Chapitre 7 : L’expérience du Vercors, lorsqu’une région prend son destin en mains 279

L’expérience de Vercors Connect se distingue de la première que nous venons de relater, et ce de trois manières. Premièrement, elle correspond à une initiative politique qui a généré à sa suite un déploiement d’énergies et des moyens financiers sans commune mesure avec les actions entreprises par Grimpi. Ensuite, elle a été prise en charge par un acteur collectif institutionnel, le District, dont la mission est loin de se limiter à la diffusion des télé-activités. Enfin, elle s’est mise en place trois ans avant nos premières observations, ce qui signifie que la plupart des actions étaient déjà bien amorcées, voire en phase de conclusion et qu’il nous a fallu découdre le processus de diffusion lancé pour mieux le reconstruire et en rendre compte.

C’est cette différence sensible280 qui nous a conduite à faire le choix de présenter ce terrain de la manière suivante. Tout d’abord, il nous a paru indispensable de partir de « l’intuition de départ » et de « l’imaginaire » présent dans le projet afin de montrer en quoi la façon dont le problème de la diffusion avait été posé conditionnait la mise en oeuvre du projet. Nous avons ensuite pensé qu’il était nécessaire d’extraire de la mise en oeuvre sur le terrain les grands principes qui l’avaient guidée, partant du processus de grandissement mis en évidence par les sociologues des sciences. Puis, en reprenant les documents dont nous disposions et en les confrontant à nos entretiens, nous avons essayé de dégager les objectifs qui avaient été visés, au-delà du « chapeau qui coiffe l’ensemble » et qui tient dans la création de nouvelles activités et dans la préservation du tissu économique et social existant. Enfin, nous avons procédé à un état des lieux de la diffusion des télé-activités, et ce en partant de deux critères : l’existence observable (ou non) de pratiques de communication dites sophistiquées, et, le décalage (éventuel) entre les ambitions (encore) affichées et la perception du projet par les habitants et responsables politiques des communes concernées, considérant que ce bilan devait être prudent et nécessairement temporaire. Toute cette démarche fait l’objet des cinq premières sections.
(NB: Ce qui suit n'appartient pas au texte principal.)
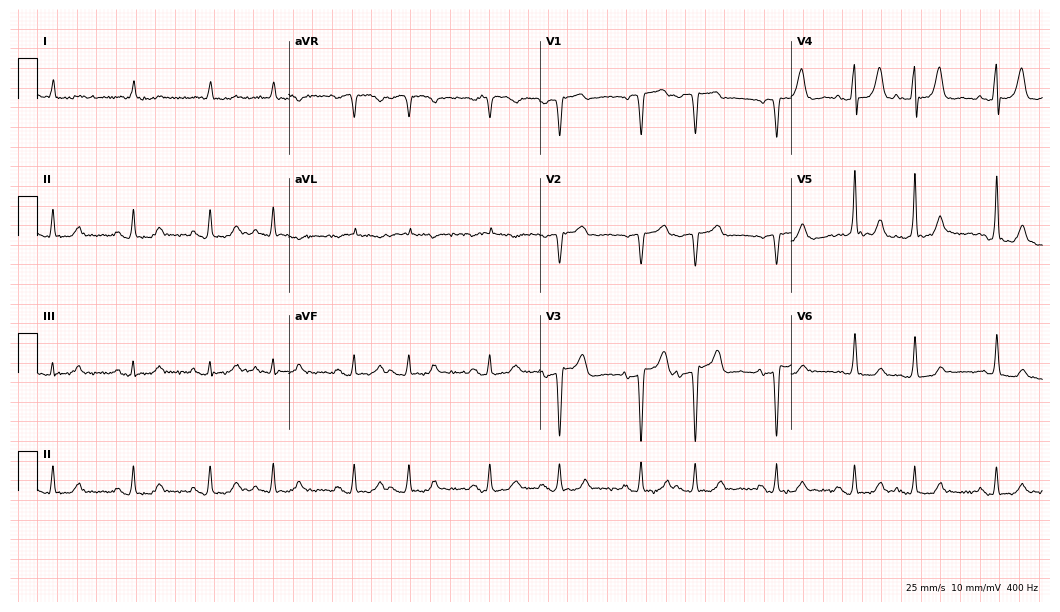
12-lead ECG from an 82-year-old female patient. Screened for six findings — first-degree AV block, right bundle branch block, left bundle branch block, sinus bradycardia, atrial fibrillation, sinus tachycardia — none is recorded.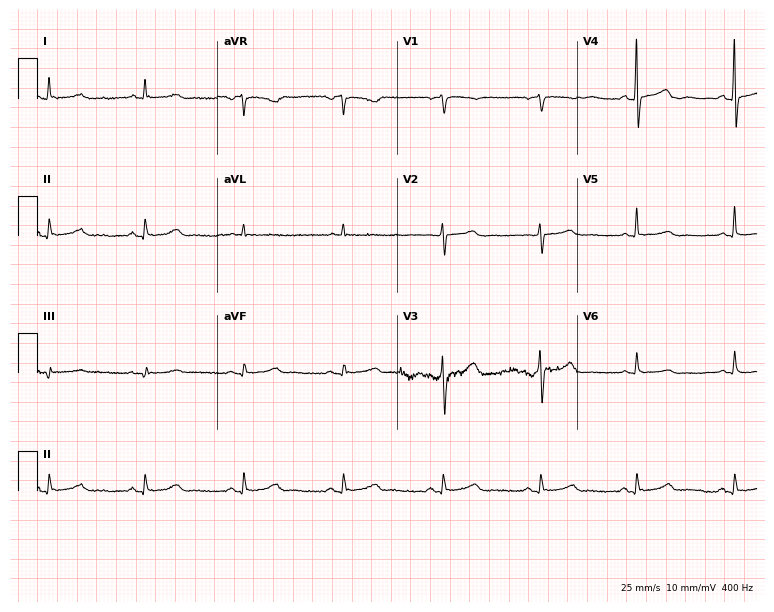
12-lead ECG from a female patient, 59 years old. Labelled as a normal ECG.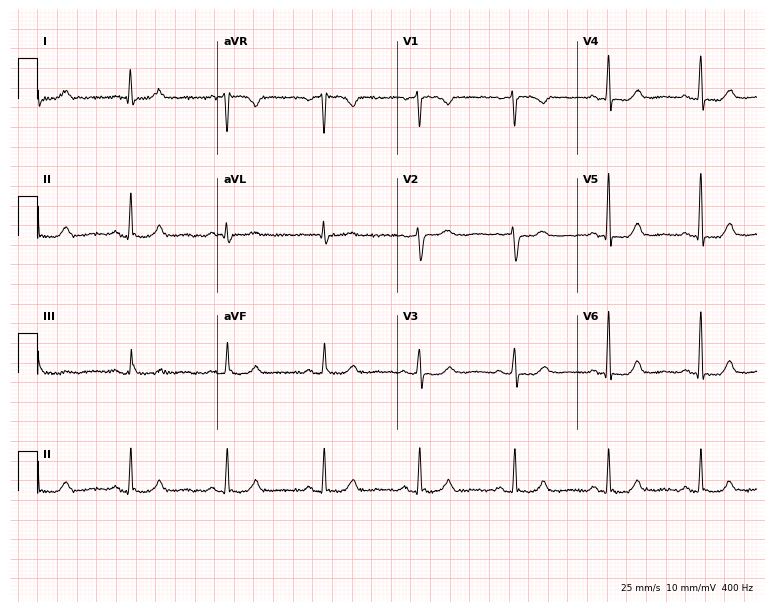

Dans une sixième section, nous nous faisons l’écho du ressenti des acteurs du projet, l’objectif n’étant pas d’évaluer le projet en termes de réussite ou d’échec mais de faire état des différentes réactions qu’il a suscitées : nous parlons alors du phénomène de déréalisation du projet. Le sujet que nous avons entrepris de traiter est éminemment politique, au sens originel du terme, c’est-à-dire qu’il concerne la  polis, la vie de la cité. Ainsi, nos commentaires prennent leur source dans les réflexions que nos interlocuteurs nous ont livrées en s’interrogeant sur cette dimension politique que porte un projet dit de société. Nous ne les avons pas invités à s’exprimer sur le sujet mais c’est assez naturellement que ce thème a été abordé lorsqu’il a été question de leur participation dans la mise en oeuvre du projet, la plupart parlant des erreurs d’appréciation qui avaient été commises. Le thème était suffisamment vaste pour que l’on y consacre la totalité des entretiens, mais compte tenu de notre objet de recherche, nous avons demandé à chaque interviewé de faire le bilan de sa participation en partant de la question-filtre suivante : dans quelle mesure la nature et la forme de mon implication 281 dans le projet ont eu une incidence sur son déroulement? Deux axes de réflexion se sont dégagés et sont venus éclairer pertinemment la question de la diffusion des télé-activités et celle de la difficulté à amorcer une dynamique d’actions sur un territoire appelé à évoluer. Le premier nous a conduite à interroger la notion d’intercommunalité, notion fréquemment invoquée dans les présentations officielles pour attester de la dimension sociétale et de la volonté partagée des élus dans le projet. Le second nous a donné la possibilité de questionner la notion de projet et de la mettre en perspective par rapport à la promotion des télé-activités appréhendée par une collectivité.

Enfin, dans une dernière section, nous identifions les premiers déplacements liés à ce processus de déréalisation du projet et montrons en quoi leur existence interdit de se prononcer radicalement sur la réussite ou l’éventuel échec du projet lancé.

Notes
279.

Dauphiné libéré, 11 juillet 1995

280.

Nous avons également précisé dans notre chapitre consacré à la méthodologie quelles avaient été les contraintes liées à la particularité de ce terrain.

281.

Cette appréciation est, par définition, totalement subjective puisqu’elle est faite par l’intéressé lui-même... bien que certains constats extérieurs permettent de l’objectiver.